With the material below, print exactly the lines between the line holding "Sebastianus Schmidt S." and the line holding "Projet de décoration", inclusive. Add nothing else.

▸ **DATA TO USE**:
########
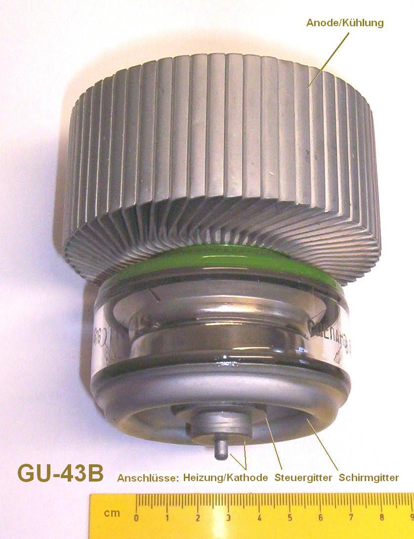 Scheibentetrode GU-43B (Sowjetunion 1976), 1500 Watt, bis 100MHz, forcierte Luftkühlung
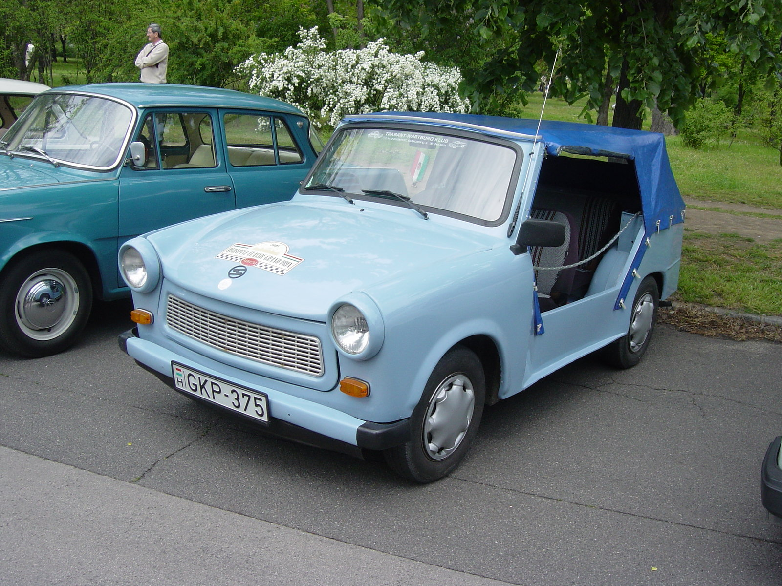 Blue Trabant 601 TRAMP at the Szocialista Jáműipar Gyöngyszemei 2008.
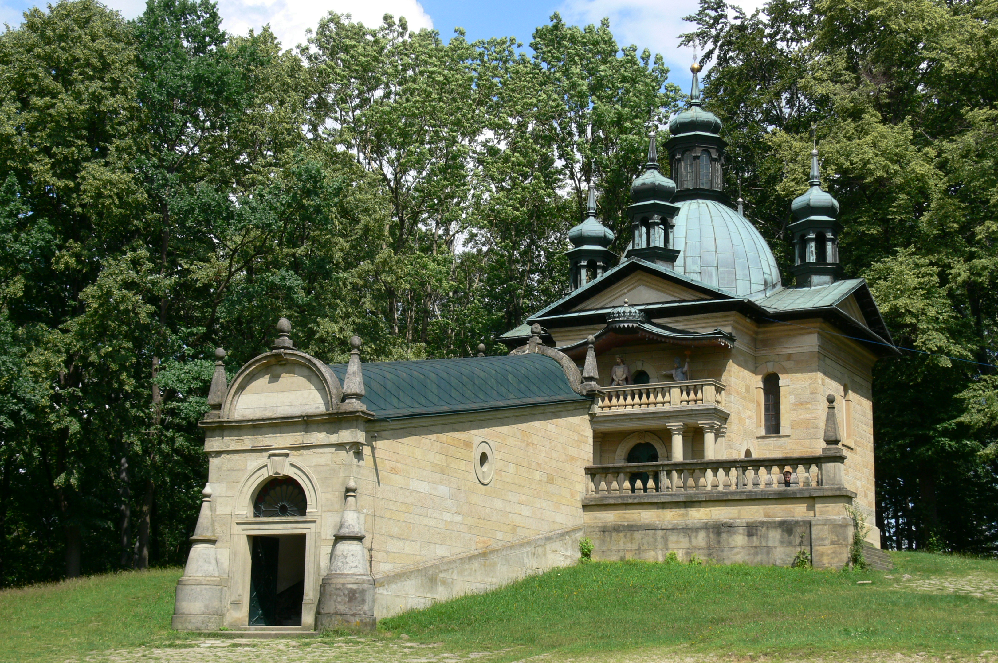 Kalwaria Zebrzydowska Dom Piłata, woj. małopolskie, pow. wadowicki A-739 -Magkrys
########
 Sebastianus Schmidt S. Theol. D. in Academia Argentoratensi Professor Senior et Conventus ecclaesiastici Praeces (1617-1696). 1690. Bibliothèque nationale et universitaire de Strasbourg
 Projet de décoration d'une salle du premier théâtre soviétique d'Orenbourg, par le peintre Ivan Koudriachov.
########
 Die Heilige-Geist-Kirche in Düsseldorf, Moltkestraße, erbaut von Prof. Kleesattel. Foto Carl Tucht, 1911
########
▸ **ANSWER SECTION**:
 Sebastianus Schmidt S. Theol. D. in Academia Argentoratensi Professor Senior et Conventus ecclaesiastici Praeces (1617-1696). 1690. Bibliothèque nationale et universitaire de Strasbourg
 Projet de décoration d'une salle du premier théâtre soviétique d'Orenbourg, par le peintre Ivan Koudriachov.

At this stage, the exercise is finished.